The validation of the simulation is carried out in two stages. First, it is checked whether the generated microstructure models accurately correspond to the microstructures of real materials. For comparison, chord length analyses are carried out on both synthetic representative volume elements (RVE) and binarized cross-sectional images of real materials. The latter are usually obtained from scanning electron microscopy images of polished sections using in-house algorithms. With the chord length analyses, all relevant structural features can be checked: phase fractions, interfacial fractions, size distributions. Once the correct representation of the real structure is ensured, the material properties of the RVE are calculated in an FE model. After homogenization, they are compared with the material properties measured on the real material. As a rule of thumb, deviations are within a few percent for accurate input data. However, the material properties of individual phases and interfaces are often insufficiently known. In this case, inverse simulation methods are used to determine the input data and to reduce the predictive uncertainty.

The local material changes in the component that occur during the heat treatment process are described by a kinetic model. This model is based on in-situ measurement data obtained from specialized measuring furnaces. The so-called Kinetic-Field method has proven particularly suitable for deriving robust predictions from measurement data. The in-situ measurement quantity is selected as the material property that can capture the relevant material change with the highest resolution. For gas-phase reactions, this is often the weight change of a sample, and for sintering processes, it is the dimensional change. The data basis is created through simple temperature-time cycles, e.g., with different constant heating rates. Measurement uncertainties are extracted from the noise in the in-situ measurement data. Then, so-called isolines are determined, which connect all points at the same reaction level according to simple, mostly linear models. The confidence interval of the parameters for describing the isolines is determined from the measurement uncertainty of the primary data. The validation of the kinetic models is carried out by comparing experiments and simulations in randomly generated temperature-time cycles.

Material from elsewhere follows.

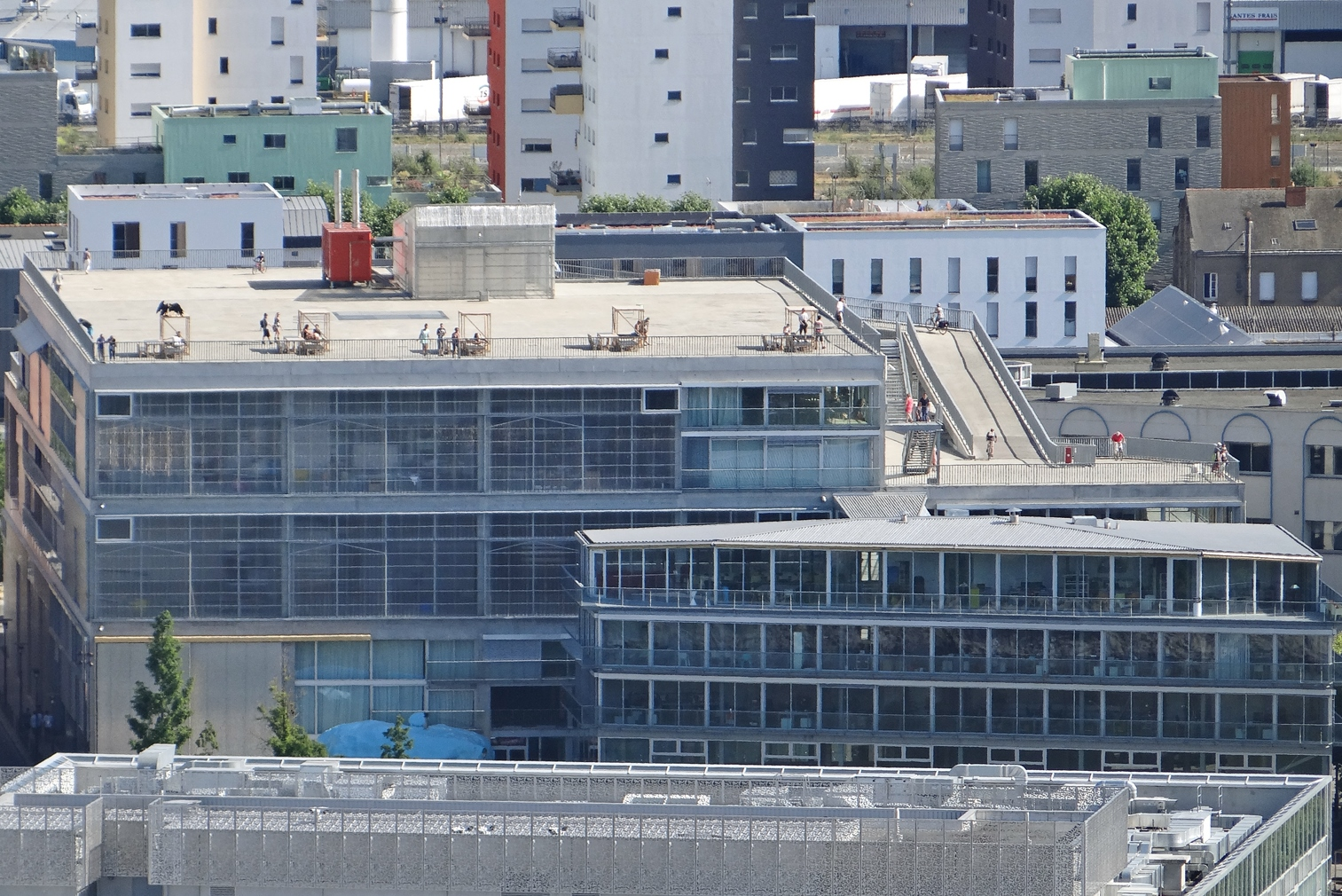 L'école d'architecture a été conçue par les architectes Anne Lacaton et Jean-Philippe Vassal le bâtiment, livré en 2009, est situé quai François Mitterrand. Le bâtiment principal est desservi par une rampe extérieure en pente douce. Elle permet au public d'accéder à la terrasse et durant le Voyage à Nantes, de voir des installations d'artistes. Le petit bâtiment est relié au bâtiment principal par une passerelle couverte. Au rez-de-chaussée, il dispose d'une salle d'exposition.

The scaling up of the heat treatment to component size is performed using finite element simulations. It requires additional material properties that depend on temperature and reaction level and are subject to measurement uncertainties. Here, as well, model uncertainties can be determined through sensitivity analyses if necessary. The validation of the simulations is carried out at the HTL's thermooptical measuring furnaces by conducting in-situ measurements on large samples and comparing them with the predictions from the simulation.

The central task of the digital twin is heat management within production furnaces. The furnace models must accurately consider heat transfer by conduction, radiation, and convection. The first step in creating a reliable model is the collection of high-temperature data for the furnace materials. Therefore, at the HTL, measurement methods are developed to accurately capture thermophysical material properties even at high temperatures. The measurement volumes are adjusted to allow for the representative measurement of heterogeneous materials typical in refractory applications. Examples include thermal conductivity and emissivity. If necessary, the measurement data are supplemented by literature data or manufacturer specifications. In the second step, the simulation of individual heat transfer mechanisms is validated. For this purpose, special test rigs are developed at the HTL, including:

• a radiation channel for radiation heat transfer with flexibly arranged radiation barriers
• a flow channel for convective heat transfer with flexibly arranged flow barriers
• a heat flux testing facility for measuring heat conduction in multi-layered furnace insulation.

In the final step, the digital twin of the furnace is validated on continuous or discontinuous production furnaces by comparing the simulation results with sensor data from the real furnaces. The mobile furnace testing facility of the HTL can be used for measurement purposes.